After the rather spectacular fireworks display that Lending Club had going on this time last year, it was not great surprise when the bond buyers who had been snapping up P2P marketplace debt suddenly got a case of cold feet and starting fleeing those marketplace lending platforms.
But in the year since the big meltdown — as firms like OnDeck, Prosper and Lending Club have seen their balance sheets take a beating — those firms have done some rethinking about how they handle risk, securitize their loans and staff their executive ranks.
The thinking, notes the Wall Street Journal, is a bit less Silicon Valley and a bit more Wall Street these days to counteract investor skepticism.
And those efforts are showing early signs of working.
Since April of this year, over $2 billion in securities backed by loans have either been sold or are being prepared for an imminent sale, according to credit-rating firms and people familiar with the matter.
That is some much needed good news for the segment, as it represents more than was issued in the entire second quarter of 2016, according to data tracker PeerIQ.

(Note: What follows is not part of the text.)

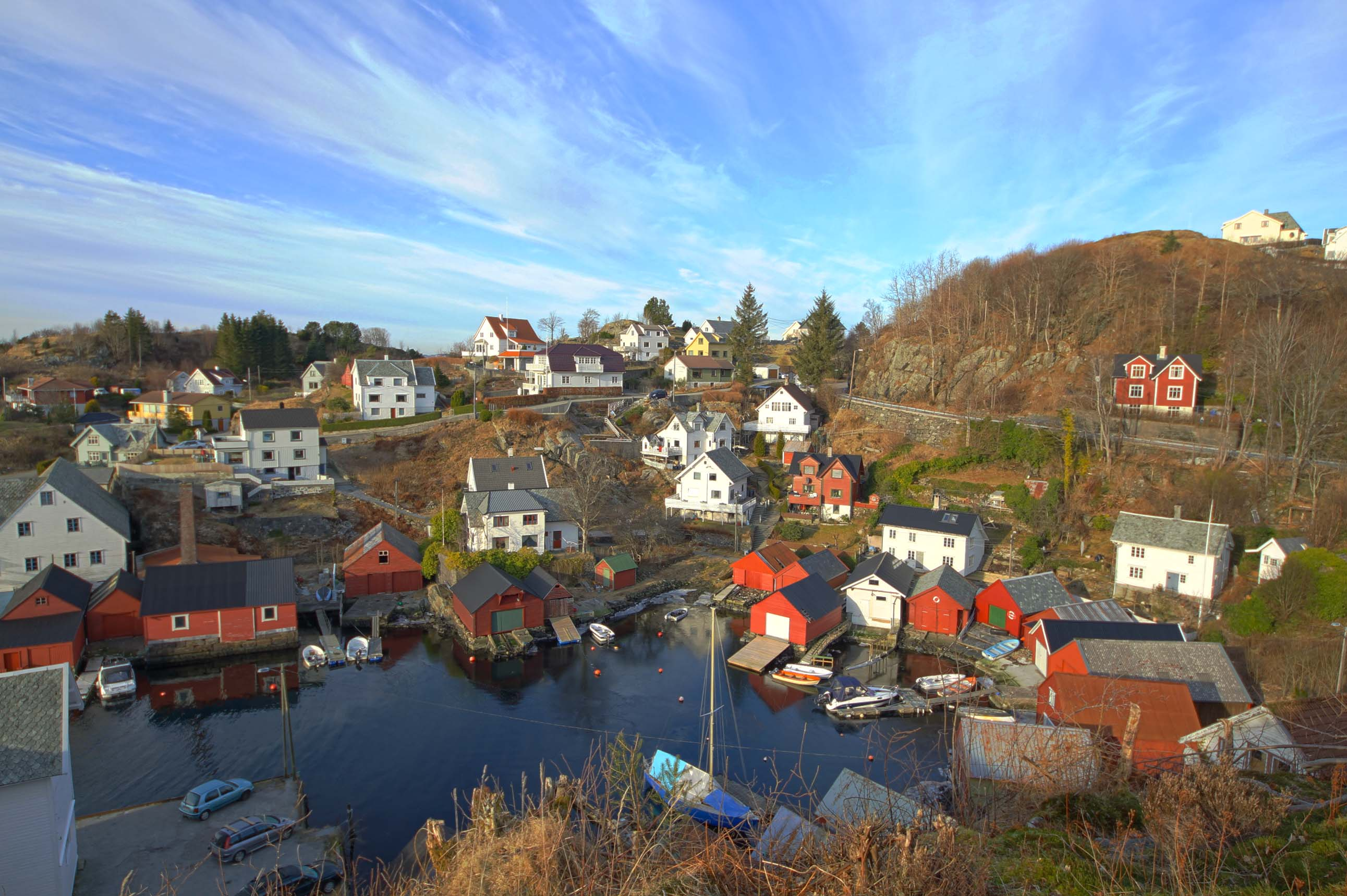 Follesevågen, Askøy, Hordaland, Norway

And it seems to be a continuation of recent activity that saw $3 billion in bonds backed by online loans that were issued in the first quarter of 2017, double the amount from the same period a year earlier.
The renewed confidence, according to investors, came as online lenders moved to tighten up and professionalize their lending and lending criteria.
“It was really important to see there was some kind of a consumer lending background…as opposed to just an algorithm,” said Joseph Astorina, head of asset-backed securities research at AllianceBernstein Holding LP.
Bonds backed by online loans is a small part of the securitization market — as of 2016, $7.8 billion of bonds backed by online loans were issued, compared with $191 billion in total issuance of asset-backed securities, according to S&P Global Ratings.
And investors — though more excited by the segment again — are still cautions after the rounds of burns many took last year when bonds did not live up to predictions about their performance.
How much the segment has really recovered will get another litmus test in the next few weeks as Lending Club brings to market a roughly $400 million deal of bonds backed by loans it made to less creditworthy consumers, according to people familiar with the matter. Last week, a $450.5 million deal backed by 39,334 Prosper personal loans was oversubscribed, according to unnamed inside sources.